Multi-biome forest change detection dataset generation with Sentinel-2 and Google Earth Engine.
- 🌍 Multi-Biome Support: 6 forest biomes (Tropical Rainforest, Tropical Dry Forest, Temperate, Boreal, Mediterranean, Mangroves)
- 🛰️ Sentinel-2 Integration: Automated cloud-masked S2 SR Harmonized exports
- 📊 Hansen GFC Labels: Global Forest Change loss detection (2001-2024)

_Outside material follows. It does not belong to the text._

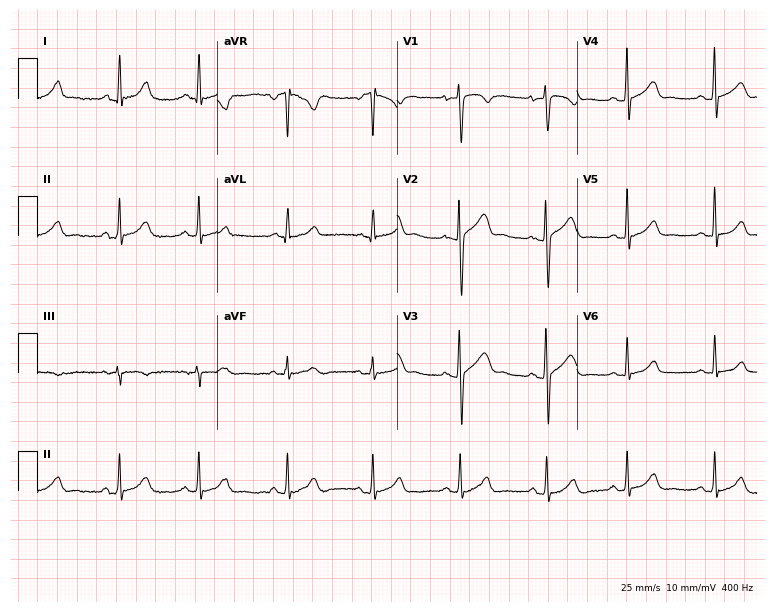
Resting 12-lead electrocardiogram. Patient: a female, 18 years old. Read as a normal ECG.

- 🖼️ Interactive Visualizations: PNG composites with sortable/filterable HTML gallery, statistics dashboard, and fullscreen modal
- 📈 Baseline Methods: NDVI differencing, spectral differencing, simple threshold, and U-Net deep learning
- 🧠 Deep Learning: PyTorch U-Net implementation with training pipeline and comprehensive metrics
- 🎯 Evaluation Metrics: Pixel-level (IoU, F1, Precision, Recall) and event-level (Polygon IoU, Detection rate) metrics
- ⚙️ Extensible Architecture: Plugin system for custom biome samplers, cloud masks, and exporters
- ✅ Type-Safe: Full typing with mypy strict mode
- 📦 Production-Ready: Structured logging, resumable pipelines, comprehensive tests
💡 For complete local development guide, see LOCAL_DEVELOPMENT.md
# Clone repository
git clone https://github.com/yourusername/forest-change.git
cd forest-change
# Install in editable mode with all dependencies
pip install -e .[all]
earthengine authenticate --project your-ee-project-id
forest-change validate-config --config config.yaml
forest-change generate-aoi \
--config config.yaml \
--output output/aoi/forest_aoi.csv \
--count 200
Generates 200 spatially-distributed Area of Interest (AOI) points across 6 forest biomes.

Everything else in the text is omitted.